Replicating databases on edge devices adds a new dimension to data distribution. Remember that with high availability, and depending on the architecture, of the cluster, the content of the entire database is replicated between the nodes and each database is a mirror image of the other. However, IoT cloud server database systems must receive replicated data from multiple edge devices. A single logical cloud database should contain the content of multiple Edge device databases. In other words, the cloud database server database is not a mirror image of a single device database, it is an aggregation of many. See figure 5.
Additionally, for replication in a high availability context, the sending node is always the master and the receiving node is always the replica. In the context of IoT, the receiver is certainly not a replica of the peripheral device.

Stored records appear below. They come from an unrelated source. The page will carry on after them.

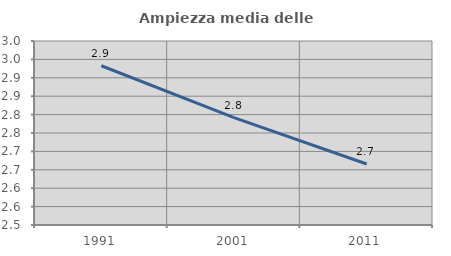
| Category | Ampiezza media delle famiglie |
|---|---|
| 1991.0 | 2.933 |
| 2001.0 | 2.792 |
| 2011.0 | 2.666 |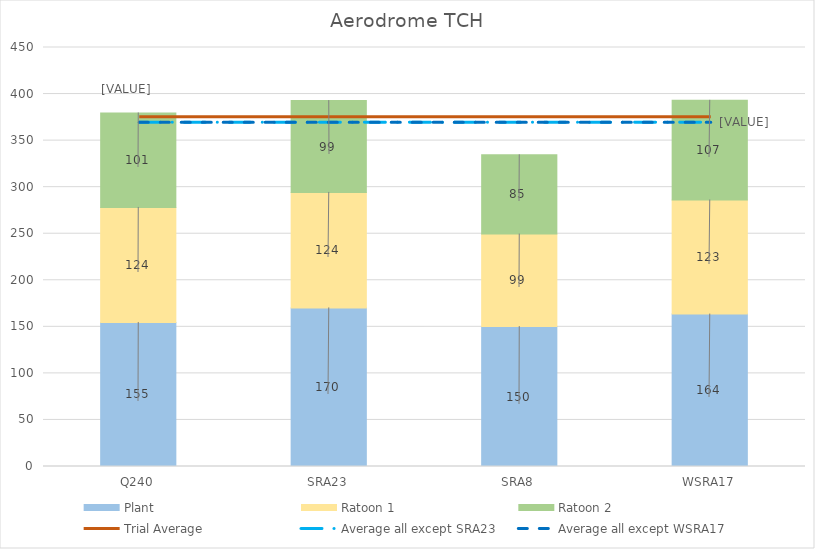
| Category | Plant | Ratoon 1 | Ratoon 2 |
|---|---|---|---|
| Q240 | 154.663 | 123.538 | 101.487 |
| SRA23 | 170.314 | 124.026 | 98.628 |
| SRA8 | 150.287 | 99.321 | 85.115 |
| WSRA17 | 163.711 | 122.538 | 107.013 |

Additionally, for replication in a cluster environment, as shown in Figure 4a, the database system must ensure consistency for each database in the cluster. This involves two-phase validation and synchronous replication. In other words, a guarantee that a transaction succeeds on every node in the cluster or on none of the nodes in the cluster. However, synchronous replication is neither desirable nor necessary for data replication from the edge to the cloud.
Thus, the relationship between the sender and the recipient of replicated data in the IoT system is different from the relationship between primary and standby, and between peer nodes in a DB cluster, so the base system data must support this unique relationship.

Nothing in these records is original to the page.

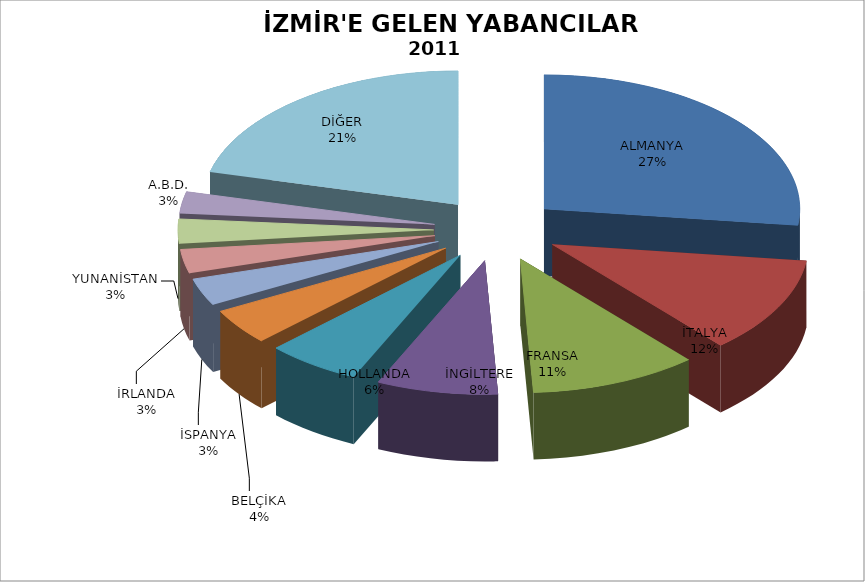
| Category | Series 0 |
|---|---|
| ALMANYA | 374237 |
| İTALYA | 161320 |
| FRANSA | 147179 |
| İNGİLTERE | 106359 |
| HOLLANDA | 82735 |
| BELÇİKA | 60553 |
| İSPANYA | 45758 |
| İRLANDA | 40129 |
| YUNANİSTAN | 41066 |
| A.B.D. | 36350 |
| DİĞER | 292585 |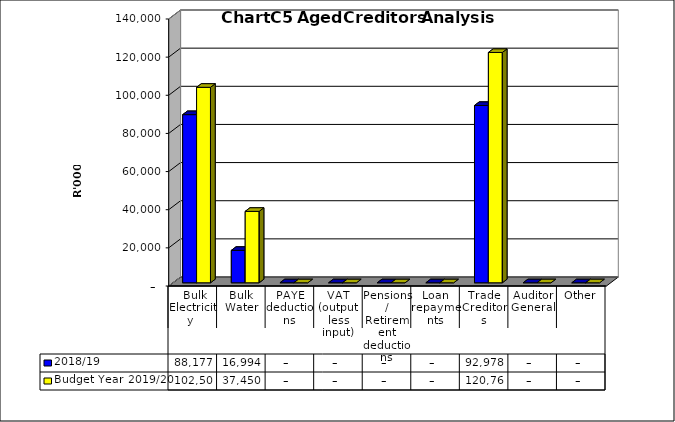
| Category | 2018/19 | Budget Year 2019/20 |
|---|---|---|
|  Bulk Electricity  | 88177456.2 | 102504502.55 |
| Bulk Water | 16993977.55 | 37449822.8 |
| PAYE deductions | 0 | 0 |
| VAT (output less input) | 0 | 0 |
| Pensions / Retirement deductions | 0 | 0 |
| Loan repayments | 0 | 0 |
| Trade Creditors | 92978105 | 120769042.62 |
| Auditor General | 0 | 0 |
| Other | 0 | 0 |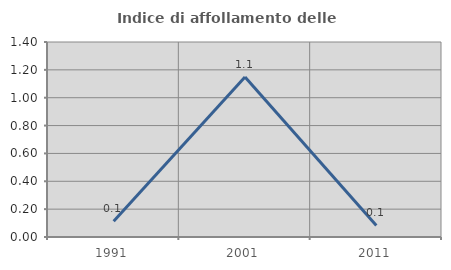
| Category | Indice di affollamento delle abitazioni  |
|---|---|
| 1991.0 | 0.113 |
| 2001.0 | 1.148 |
| 2011.0 | 0.083 |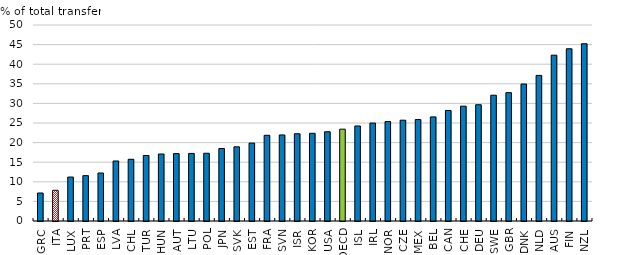
| Category | Poorest 20% |
|---|---|
| GRC | 7.14 |
| ITA | 7.831 |
| LUX | 11.21 |
| PRT | 11.565 |
| ESP | 12.245 |
| LVA | 15.307 |
| CHL | 15.743 |
| TUR | 16.716 |
| HUN | 17.094 |
| AUT | 17.192 |
| LTU | 17.239 |
| POL | 17.285 |
| JPN | 18.496 |
| SVK | 18.924 |
| EST | 19.877 |
| FRA | 21.86 |
| SVN | 21.949 |
| ISR | 22.262 |
| KOR | 22.37 |
| USA | 22.763 |
| OECD | 23.425 |
| ISL | 24.235 |
| IRL | 24.983 |
| NOR | 25.371 |
| CZE | 25.714 |
| MEX | 25.878 |
| BEL | 26.552 |
| CAN | 28.194 |
| CHE | 29.289 |
| DEU | 29.658 |
| SWE | 32.086 |
| GBR | 32.744 |
| DNK | 34.935 |
| NLD | 37.143 |
| AUS | 42.3 |
| FIN | 43.935 |
| NZL | 45.22 |

In Part 1 of this series, I led the statement, âIf you want to collect data, you have to collect it somewhere. But, it is not always necessary to actually collect data at the edge. Sometimes a peripheral device is just a data producer and there is no requirement for local data storage, so a database is unnecessary. In this case, you can consider another alternative to move the data: the Data Distribution Service (DDS). This is a standard defined by the Object Management Group to âenable scalable, real-time, reliable, high performance and interoperable data exchangeâ. There are commercial and open source implementations of DDS. Simply put, DDS is publish-subscribe middleware that does the bulk of transporting data from publishers (eg, an edge IoT device) to subscribers (eg, gateways and / or servers).

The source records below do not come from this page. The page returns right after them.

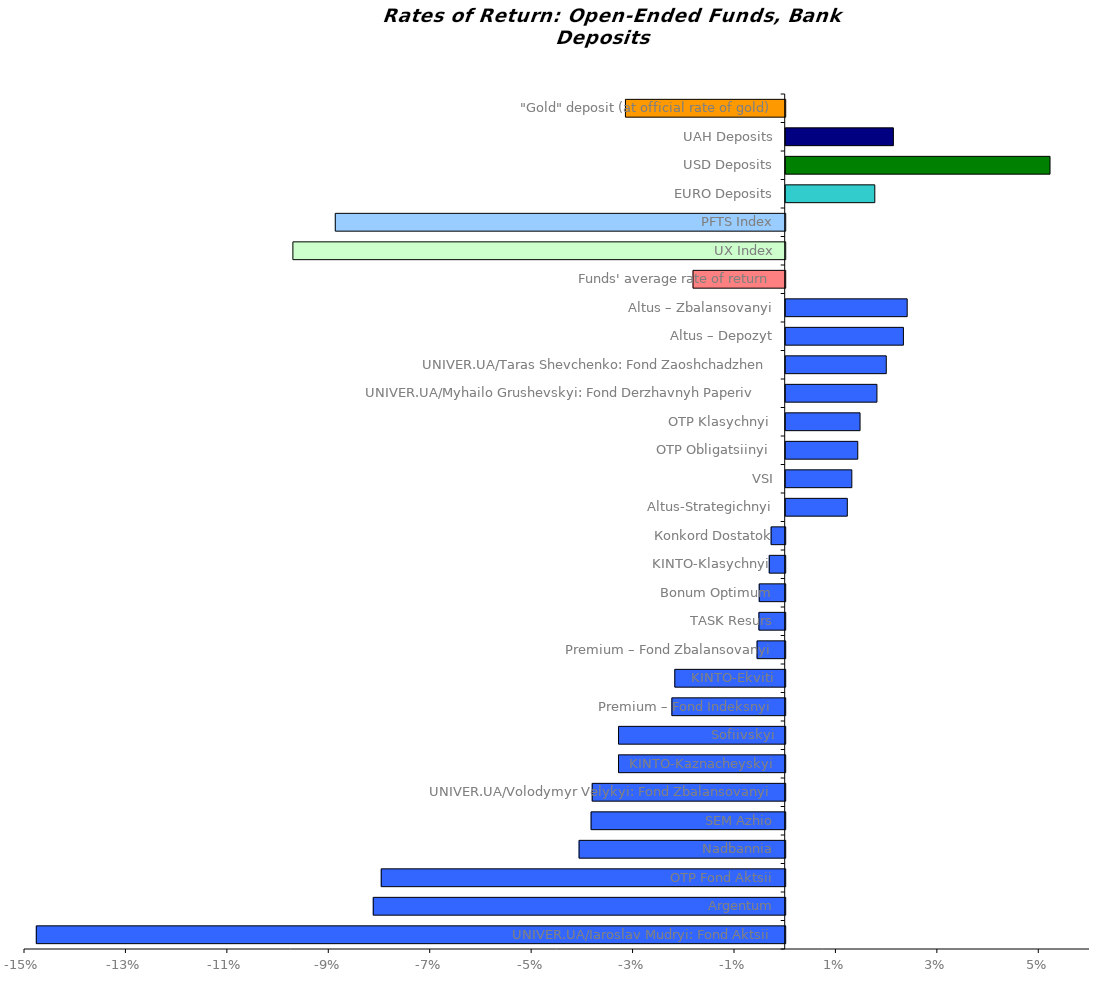
| Category | Series 0 |
|---|---|
| UNIVER.UA/Iaroslav Mudryi: Fond Aktsii | -0.148 |
| Argentum | -0.081 |
| OTP Fond Aktsii | -0.08 |
| Nadbannia | -0.041 |
| SEM Azhio | -0.038 |
| UNIVER.UA/Volodymyr Velykyi: Fond Zbalansovanyi | -0.038 |
| KINTO-Kaznacheyskyi | -0.033 |
| Sofiivskyi | -0.033 |
| Premium – Fond Indeksnyi | -0.022 |
| KINTO-Ekviti | -0.022 |
| Premium – Fond Zbalansovanyi | -0.006 |
| TASK Resurs | -0.005 |
| Bonum Optimum | -0.005 |
| KINTO-Klasychnyi  | -0.003 |
| Коnkord Dostatok | -0.003 |
| Altus-Strategichnyi | 0.012 |
| VSI | 0.013 |
| OTP Obligatsiinyi  | 0.014 |
| OTP Klasychnyi  | 0.015 |
| UNIVER.UA/Myhailo Grushevskyi: Fond Derzhavnyh Paperiv    | 0.018 |
| UNIVER.UA/Taras Shevchenko: Fond Zaoshchadzhen | 0.02 |
| Altus – Depozyt | 0.023 |
| Altus – Zbalansovanyi | 0.024 |
| Funds' average rate of return | -0.018 |
| UX Index | -0.097 |
| PFTS Index | -0.089 |
| EURO Deposits | 0.018 |
| USD Deposits | 0.052 |
| UAH Deposits | 0.021 |
| "Gold" deposit (at official rate of gold) | -0.032 |

DDS is not limited to use cases where there is no local storage on a peripheral device. Another use case would be to replicate data between two different database systems. For example, an integrated database used with edge devices and SAP HANA. Or, between a NoSQL database and a classic relational database management system.
In conclusion, the design of the architecture of an Internet of Things technology includes consideration of the characteristics and capabilities of the various hardware components and the implications for the selection of an appropriate database system technology. . A designer must also decide where to collect the data, where the data should be processed (for example, to provide command and control of an industrial environment or to perform analysis to find actionable information, etc.), and what data. must be moved. and when. These considerations will in turn inform the choice of database systems and replication / distribution solutions.
All contributors to the IoT Agenda network are responsible for the content and accuracy of their posts. Opinions are those of the authors and do not necessarily reflect the thoughts of the IoT agenda.